• _Aim of the task_: Look through the listing below and give the number of lines that hold "Category". Say nothing more.

-=-=-=-=-

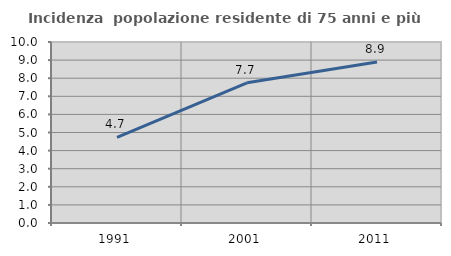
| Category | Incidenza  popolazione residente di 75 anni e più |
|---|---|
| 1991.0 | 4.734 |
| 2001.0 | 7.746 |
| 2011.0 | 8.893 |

-=-=-=-=-

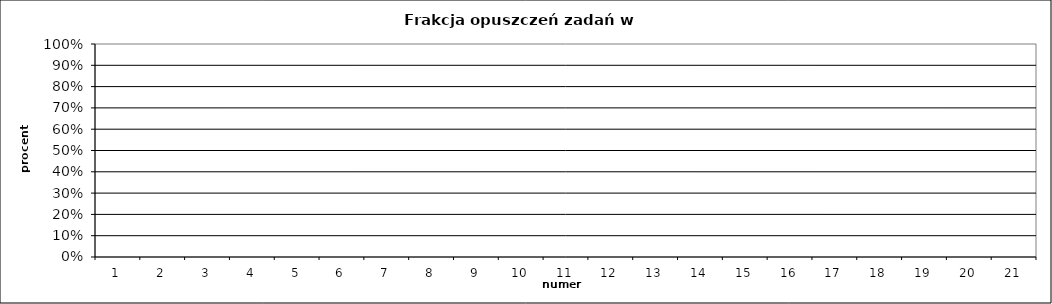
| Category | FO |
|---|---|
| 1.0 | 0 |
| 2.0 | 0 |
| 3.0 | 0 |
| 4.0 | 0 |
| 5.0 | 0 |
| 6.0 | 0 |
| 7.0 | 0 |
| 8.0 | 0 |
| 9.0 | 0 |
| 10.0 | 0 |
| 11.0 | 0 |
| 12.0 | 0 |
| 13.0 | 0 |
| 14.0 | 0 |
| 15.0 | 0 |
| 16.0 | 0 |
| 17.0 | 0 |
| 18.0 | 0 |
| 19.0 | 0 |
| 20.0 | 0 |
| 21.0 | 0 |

-=-=-=-=-

• _Response to this exercise_: 2